Vol.2, No 3, 2005 pp. 261 - 275
UDC 004.032.26
TOWARD NEURAL NETWORK-BASED
PROFIT OPTIMIZATION
Dragoljub Pokrajac1, Jugoslav Milutinović2, Zoran Obradović1
1Center for Information Science and Technology, Temple University
303 Wachman Hall (038-24), 1805 N. Broad St., Philadelphia, PA 19122, USA
{pokie,zoran}@ist.temple.edu
2The Fox School of Business and Management, Temple University
1810 N. 13th St., Philadelphia, PA 19122, USA
jmilutin@sbm.temple.edu

A novel technique for profit optimization is proposed. The technique provides recommendations to management, with an objective of maximizing a profit function using a neural network-based decision support system. Applicability of the proposed method is evaluated on simulated precision agriculture data. The obtained profit increase is compared to the known optimum. Experimental results suggest that the neural network-based profit optimization techniques may lead to a significant profit increase; with radial-basis function networks outperforming multi-layer perceptrons. The quality of provided recommendations depends on the possibility of learning regression models on training data from all regions of the attribute space.
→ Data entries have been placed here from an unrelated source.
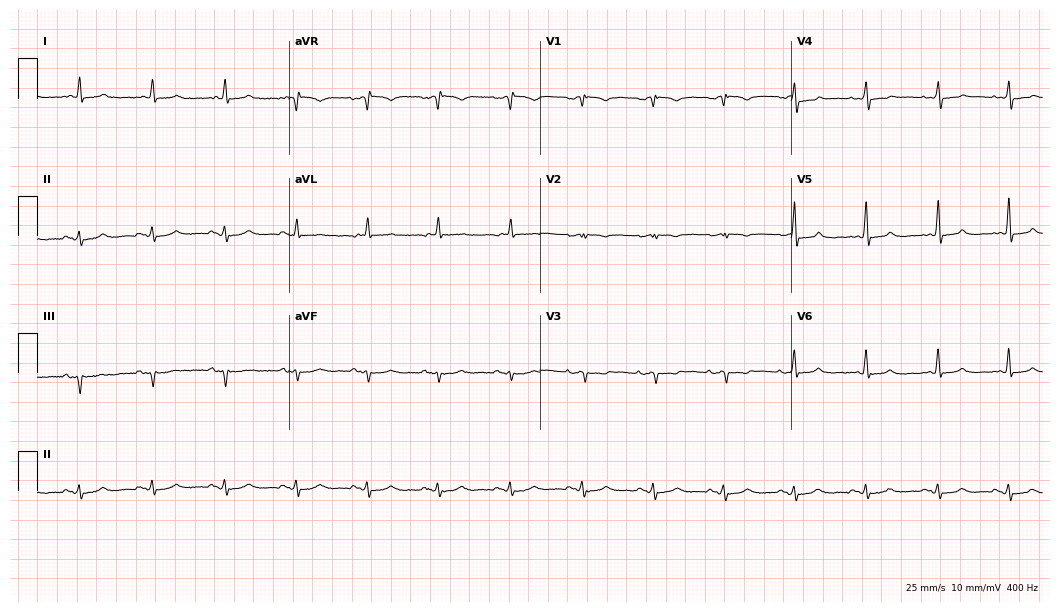
Standard 12-lead ECG recorded from a man, 81 years old (10.2-second recording at 400 Hz). None of these six findings is recorded: first-degree AV block, right bundle branch block, left bundle branch block, sinus bradycardia, atrial fibrillation, sinus tachycardia.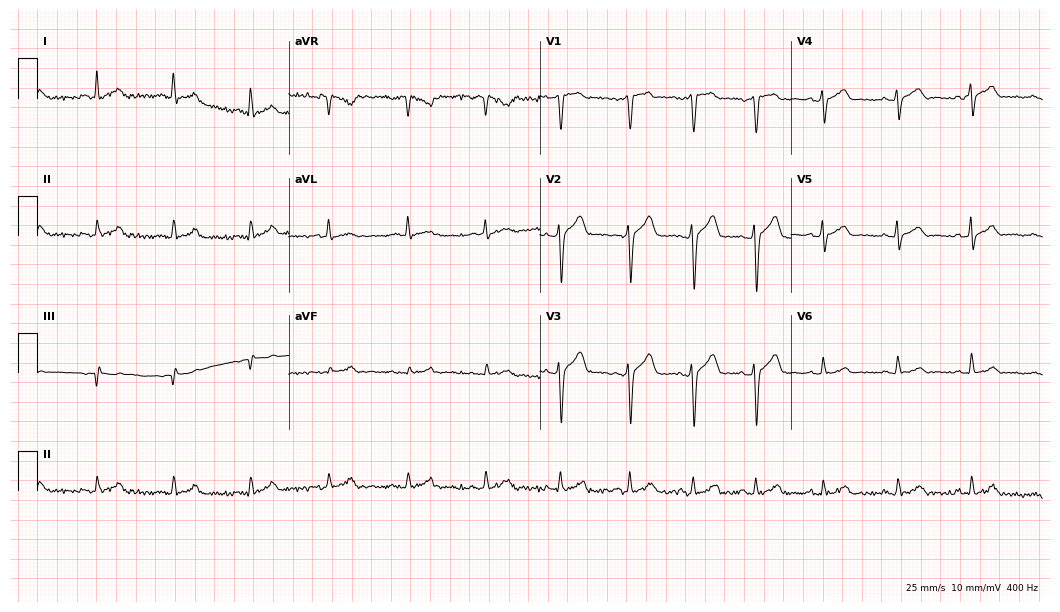
12-lead ECG from a male patient, 42 years old. Labelled as a normal ECG.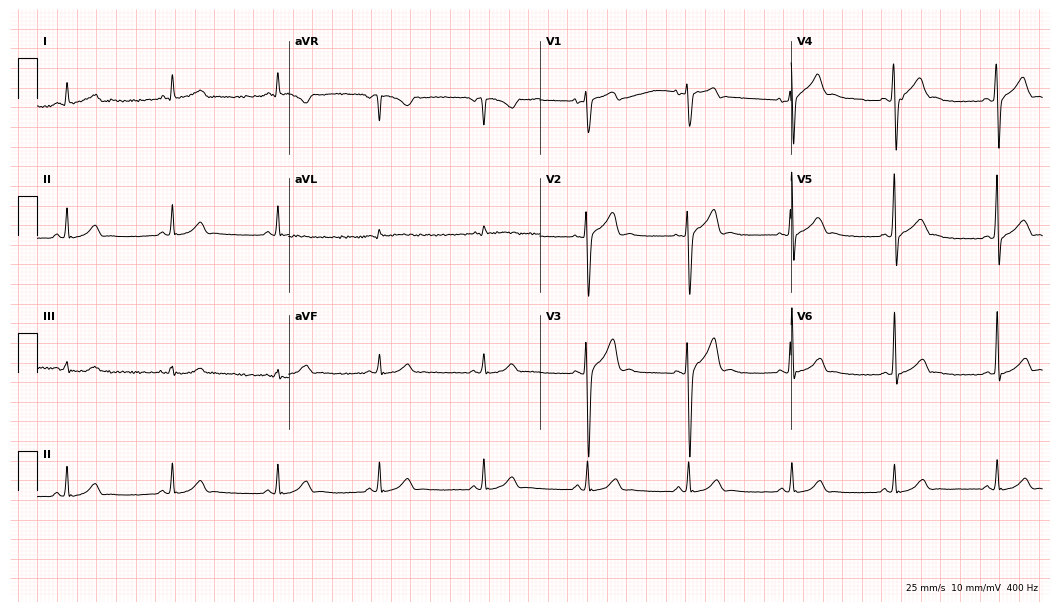
Resting 12-lead electrocardiogram (10.2-second recording at 400 Hz). Patient: a 35-year-old male. None of these six findings is recorded: first-degree AV block, right bundle branch block, left bundle branch block, sinus bradycardia, atrial fibrillation, sinus tachycardia. Other findings, if any, are not listed.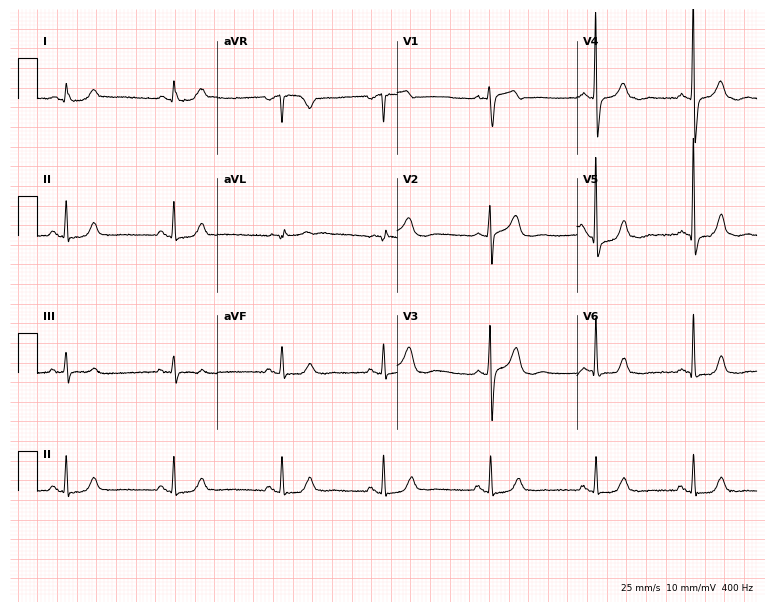
Resting 12-lead electrocardiogram. Patient: a 65-year-old female. None of these six findings is recorded: first-degree AV block, right bundle branch block, left bundle branch block, sinus bradycardia, atrial fibrillation, sinus tachycardia. Only these six findings were labelled.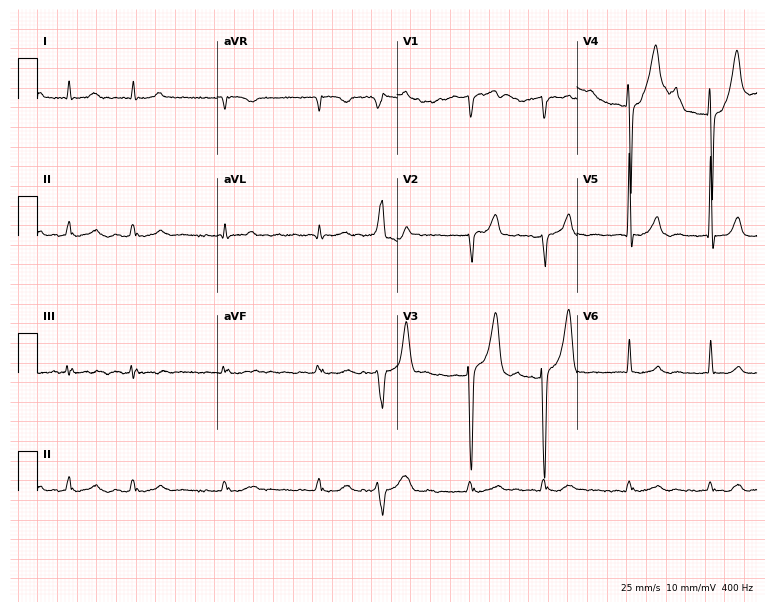
Resting 12-lead electrocardiogram (7.3-second recording at 400 Hz). Patient: a female, 82 years old. The tracing shows atrial fibrillation.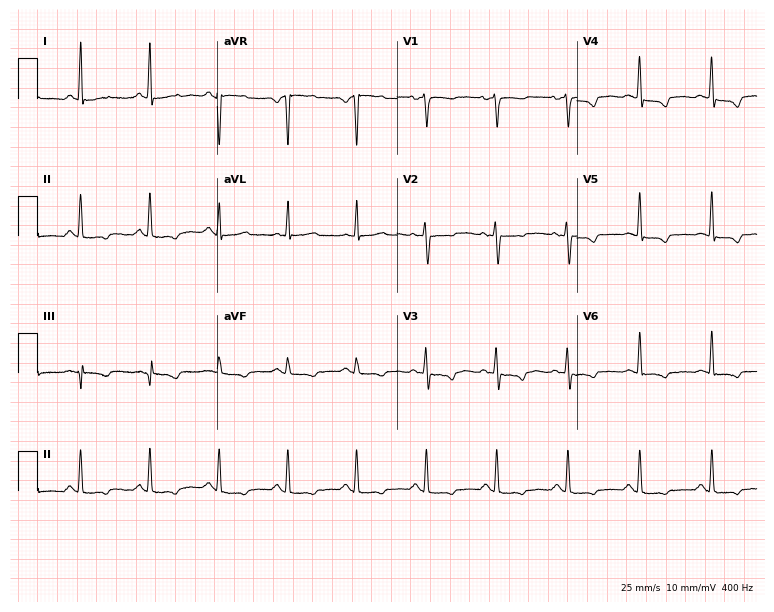
Standard 12-lead ECG recorded from a 41-year-old woman. None of these six findings is recorded: first-degree AV block, right bundle branch block, left bundle branch block, sinus bradycardia, atrial fibrillation, sinus tachycardia. Only these six findings were labelled.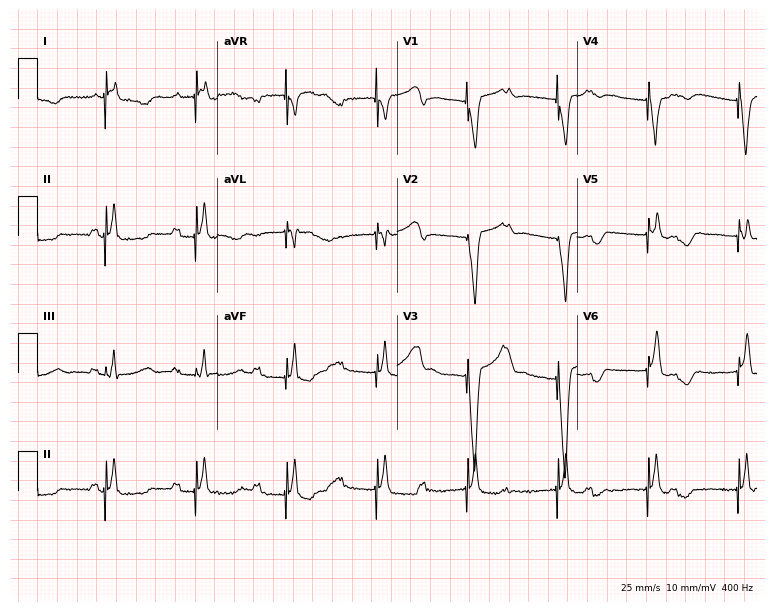
Standard 12-lead ECG recorded from a female patient, 67 years old. None of these six findings is recorded: first-degree AV block, right bundle branch block, left bundle branch block, sinus bradycardia, atrial fibrillation, sinus tachycardia. Other findings, if any, are not listed.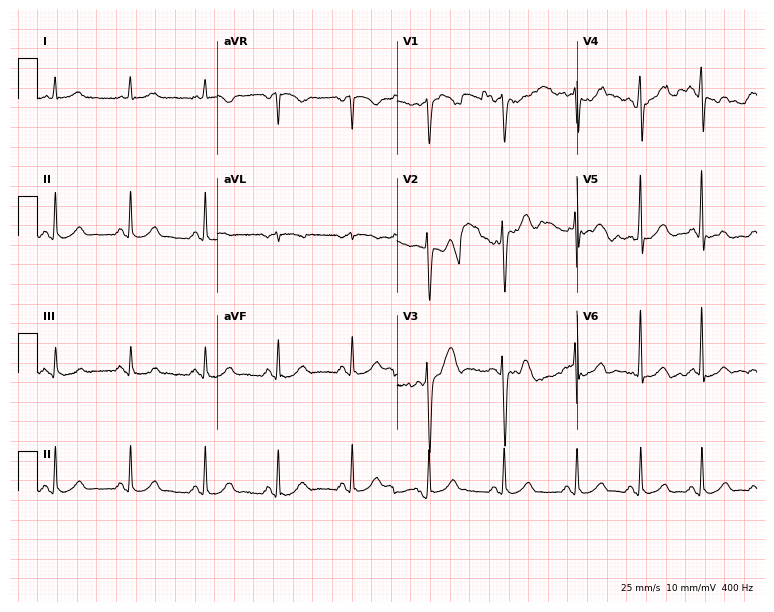
12-lead ECG from a 59-year-old man. Recorded interpretation: within normal limits.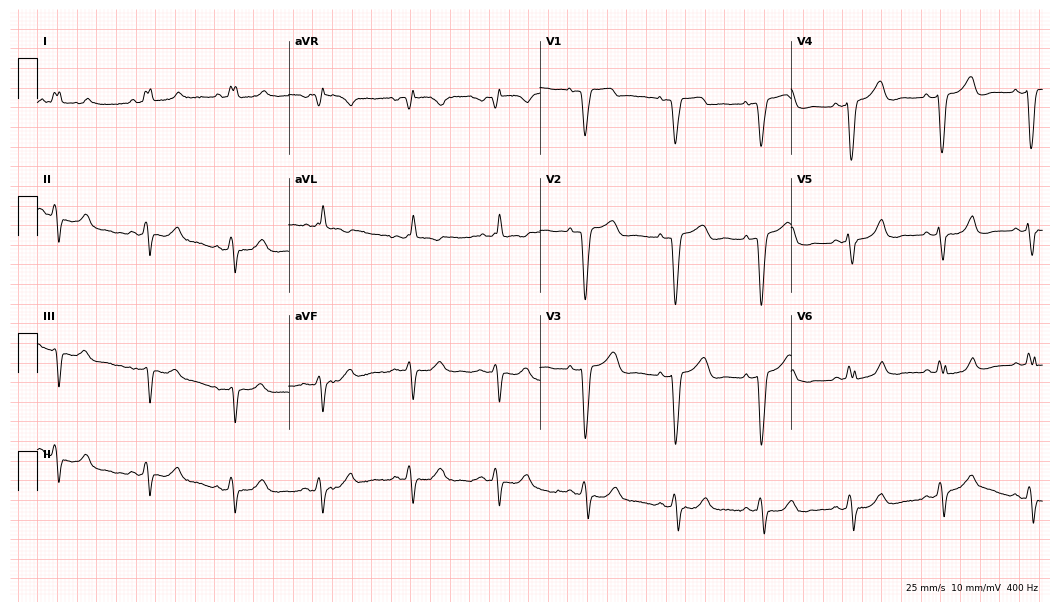
ECG — an 82-year-old female patient. Findings include left bundle branch block.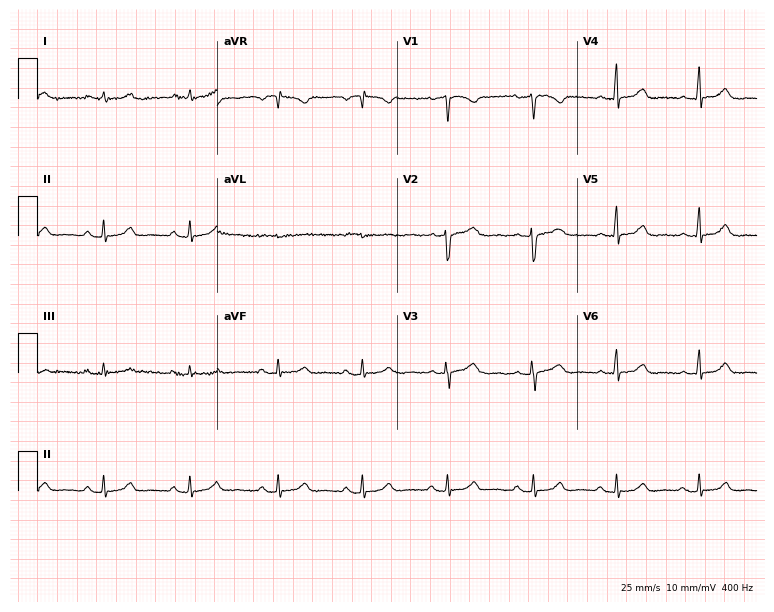
ECG — a female, 45 years old. Screened for six findings — first-degree AV block, right bundle branch block (RBBB), left bundle branch block (LBBB), sinus bradycardia, atrial fibrillation (AF), sinus tachycardia — none is recorded.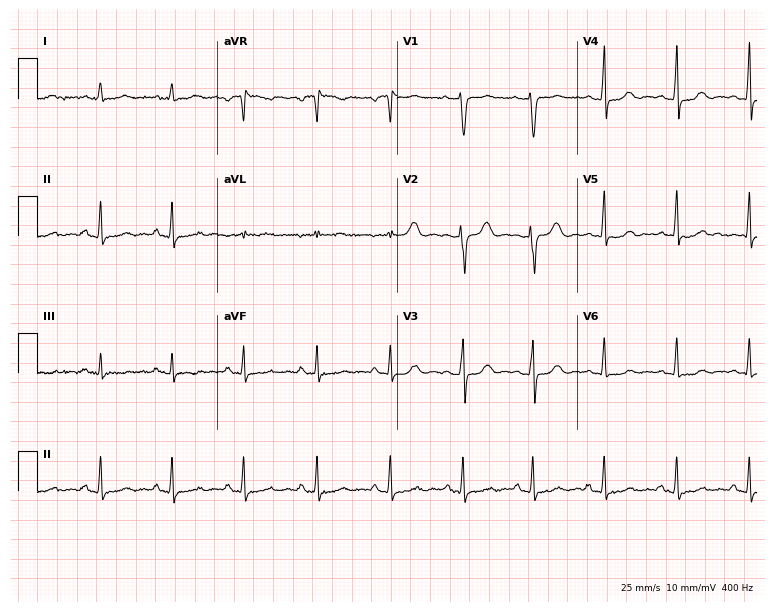
Standard 12-lead ECG recorded from a 27-year-old female patient (7.3-second recording at 400 Hz). Read as a normal ECG.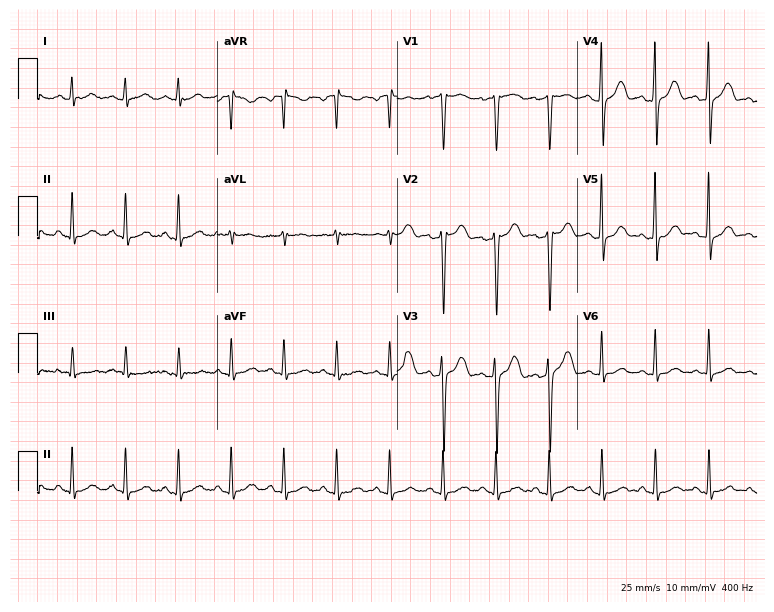
Resting 12-lead electrocardiogram. Patient: a woman, 34 years old. The tracing shows sinus tachycardia (a sinus rate of 100 beats per minute or more).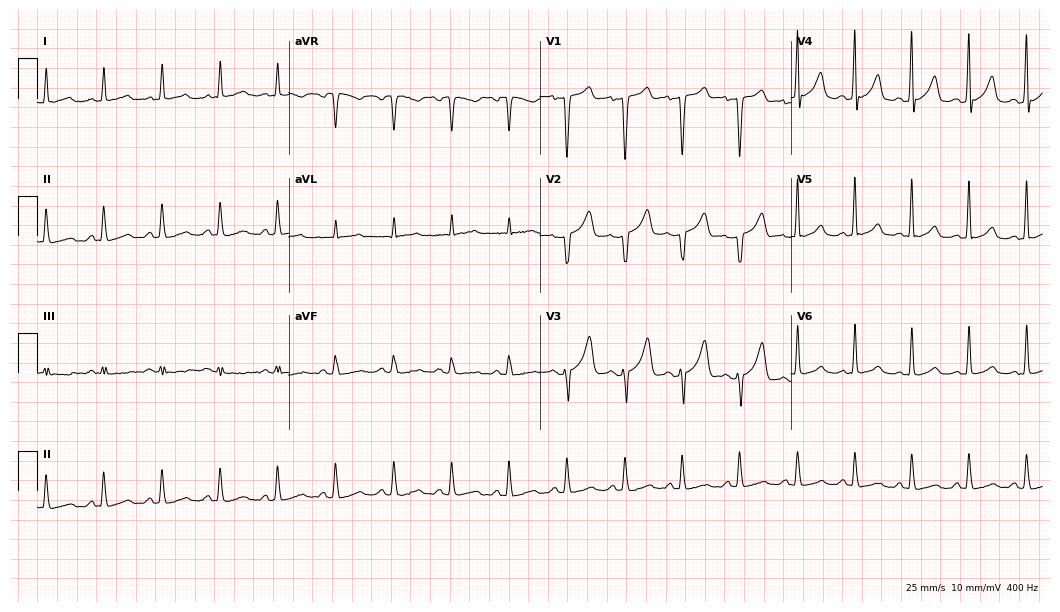
ECG — a female patient, 44 years old. Findings include sinus tachycardia (a sinus rate of 100 beats per minute or more).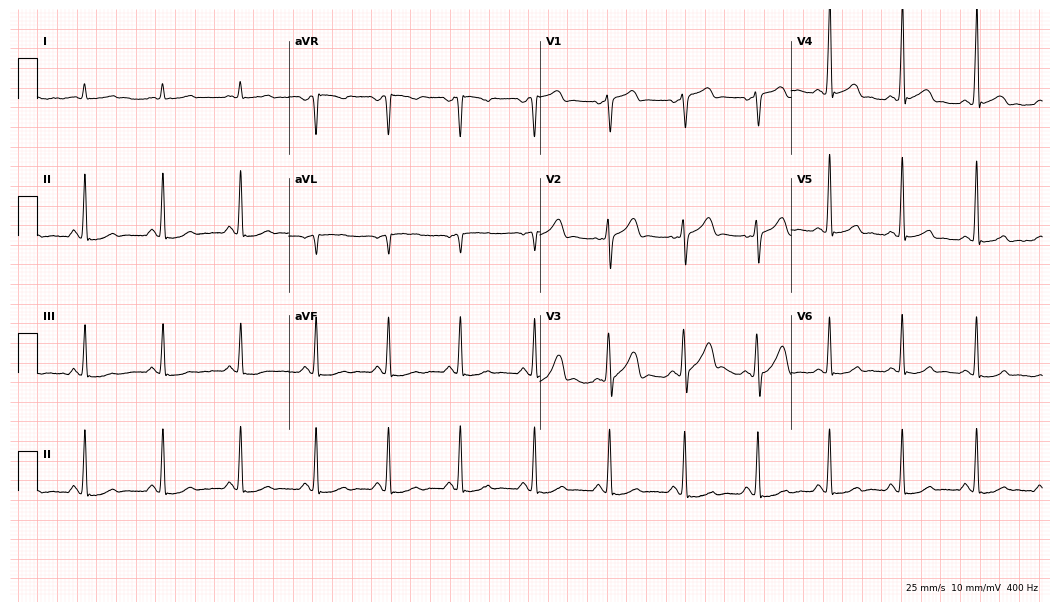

Key Words:  Neural Networks, Multilayer Perceptron, Radial-Basis Function Networks, Profit Optimization, Economy, Precision Agriculture

OPTIMIZACIJA PROFITA
ZASNOVANA NA NEURONSKIM MREŽAMA
U ovom radu predlaže se nova tehnika za optimizaciju profita. Tehnika pruža preporuke menadžmentu, sa ciljom maksimizacije profitne funkcije koristeći sistem za odlučivanje baziran na neuronskim mrežama. Primenjivost predložene tehnike je ilustrovana na simuliranim podacima iz domena precizne agrotehnike. Dobijeni priraštaj profita poredi se sa poznatim optimumom. Eksperimentalni rezultati sugerišu da primena sistema za optimizaciju profita zasnovanih na neuronskim mrežama može da dovede do značajnog povećanja profita, pri čemu radial basis funkcije daju rezultate bolje od višeslojnih perceptrona. Kvalitet preporuka koji sistem pruža zavisi od mogućnosti učenja regresionog modela na podacima iz svih oblasti prostora atributa.